Der Ausblick von H&R klingt noch ziemlich vage. So rechnet der Vorstand für 2013 und 2014 mit Umsatzerlösen von jeweils 1,1 bis 1,3 Mrd. Euro. Der Gewinn vor Zinsen, Steuern und Abschreibungen (EBITDA) soll das Vorjahresniveau von knapp 50 Mio. Euro erreichen. Beim Jahresüberschuss hingegen ist eine deutliche Verbesserung gegenüber dem entsprechenden Vorjahreswert zu erwarten. Die Aussage zum Nettogewinn lässt allerdings eine Menge Interpretationsspielraum zu, denn für 2012 wies H&R einen Überschuss von gerade einmal 0,3 Mio. Euro aus. Wie deutlich die Ertragserosion war, zeigt auch ein Blick aufs Ergebnis je Aktie: Es brach 2012 von 1,29 Euro auf 0,01 Euro ein. Große Sprünge sollten die Anleger vorerst allerdings nicht erwarten. So dürfte das Ergebnis je Aktie im laufenden Jahr wohl kaum großartig über 0,50 Euro steigen – und auch diese Schätzung ist nach dem Verlauf des ersten Quartals mit einem Fragezeichen versehen. Für 2014 hält boersengefluester.de jedoch bereits ein Ergebnis je Aktie von 1,00 Euro für möglich. Das entspräche einem Jahresüberschuss von knapp 30 Mio. Euro, was etwa dem Niveau des – auch nicht gerade berauschenden Jahres – 2009 gleichkommt. Sollte H&R diese Marke erreichen, käme der Titel bereits auf ein attraktives Kurs-Gewinn-Verhältnis von knapp zehn. Ob die Gesellschaft nach der jüngsten Nullrunde für 2013 schon wieder die Dividendenzahlung aufnehmen wird, ist allerdings fraglich. Nächster wichtiger Termin für Anleger ist der 23. Juli – dann findet in Hamburg die Hauptversammlung statt. Vermutlich wird Vorstandschef Hansen dann schon etwas mehr zur weiteren Geschäftsentwicklung sagen können. Die Halbjahreszahlen sind freilich erst für den 14. August angesetzt.

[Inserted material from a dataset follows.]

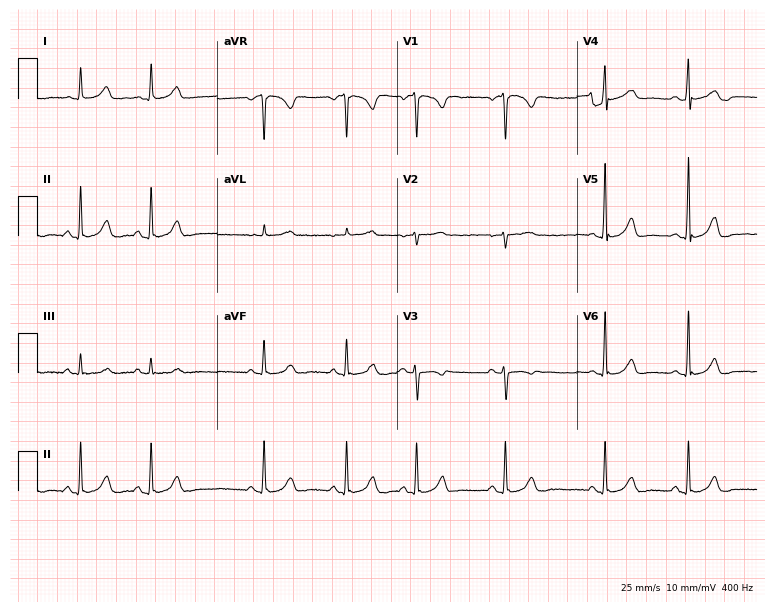
ECG (7.3-second recording at 400 Hz) — a 23-year-old female. Labelled as a normal ECG.
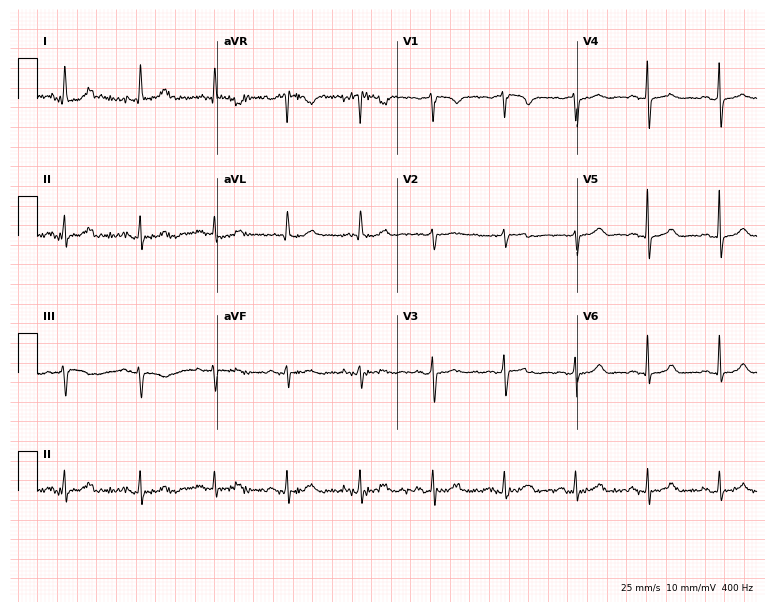
12-lead ECG from a 66-year-old female (7.3-second recording at 400 Hz). No first-degree AV block, right bundle branch block, left bundle branch block, sinus bradycardia, atrial fibrillation or sinus tachycardia recorded for this tracing. Other findings, if any, are not listed.

Mutige Anleger können sich auf dem jetzigen Niveau schon jetzt ein paar Stücke ins Depot legen. Die Bewertung der H&R-Aktie ist nicht sonderlich hoch. Sollte sich der erhoffte geschäftliche Umschwung einstellen, kann man diese Position dann aufstocken. Für einen Kompletteinstieg ist es zum gegenwärtigen Zeitpunkt wohl noch zu früh. Die aktuelle Chartstabilisierung ist jedoch ein Zeichen dafür, dass die Aktie das Tal der Tränen wohl bereits durchschritten hat. Vor zwei Jahren kostete die SDAX-Aktie übrigens mehr als doppelt so viel wie heute, Anfang 2007 sogar das Vierfache. Zumindest am Nachholpotenzial scheitert es bei H&R also nicht.